Baseline local-model behavior on its own. Whether the model can answer plausibly without grounding.
Plausible but wrong answers. Omission on list or set questions. Refusal on precise statistical questions.
Baseline and debugging only. Raw results do not justify claims about domain usefulness. If you are tempted to publish a raw result as a domain capability claim, you are miscategorizing the experiment.
What it is: The local model sees the question plus verified domain context first. In TourAgent this means a deterministic answer seed, tool path, and evidence bundle injected into the prompt before the model responds.
Constrained local usefulness. Whether the model can produce a good user-facing answer when facts are already verified. The practical value of grounding without full workflow execution.
Good wording over a fixed validated surface, but no ability to go beyond it honestly. The model is a constrained answer renderer here, not an independent reasoner.
Grounded mode balances usability, rigor, and local feasibility. The model adds presentation quality on top of deterministic correctness. That is a real contribution without overclaiming what the model is doing.

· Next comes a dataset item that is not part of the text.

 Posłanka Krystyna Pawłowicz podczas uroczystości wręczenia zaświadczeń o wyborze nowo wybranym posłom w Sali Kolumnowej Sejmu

What it is: The system returns an answer from a validated precomputed answer layer. No live tool execution happens at answer time.
Stable validated answer availability. Repeatable presentation of a frozen or overlaid answer surface.

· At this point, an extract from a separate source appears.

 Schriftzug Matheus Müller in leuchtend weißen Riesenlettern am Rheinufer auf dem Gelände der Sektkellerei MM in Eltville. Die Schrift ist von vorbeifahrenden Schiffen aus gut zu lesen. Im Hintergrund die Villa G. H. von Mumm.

Overclaim if presented as though tools are running live. An artifact answer is fast and stable precisely because it is not running live — that is a feature, not a limitation, but it must be declared.
Stable demonstrations, presentations, frozen validation surfaces. The TourAgent CLI --mode agent flag is actually artifact mode — the internal implementation label and the audience-facing label are deliberately separated.
What it is: The local model operates inside a deterministic workflow. That can include tools, file reads, validation checks, logging, and artifact preservation. The model is one step in a traceable pipeline, not a freeform answerer.
Workflow capability under controlled local constraints. This is the strongest local claim among the current modes — the most meaningful one for capability claims because it shows the model contributing usefully inside a real deterministic system.
Slow recovery on multi-step tasks. Higher scaffolding cost even when the final answer is correct. This mode earns the most trust but costs the most execution time.
When traceability matters. When the answer will be saved as an artifact. When the user needs to know exactly which tools ran and what evidence supported the answer.
For external explanation, the cleanest wording for talks, papers, and demos:
| Internal label | Plain-language equivalent |
|---|---|
raw |
Model alone |
grounded |
Model plus verified context |
artifact |
Validated answer layer |
implementation_agent |
Controlled local workflow |
The internal labels match the CLI flags. The plain-language equivalents are for external communication. Use both consistently — the internal labels preserve technical precision; the audience labels preserve clarity.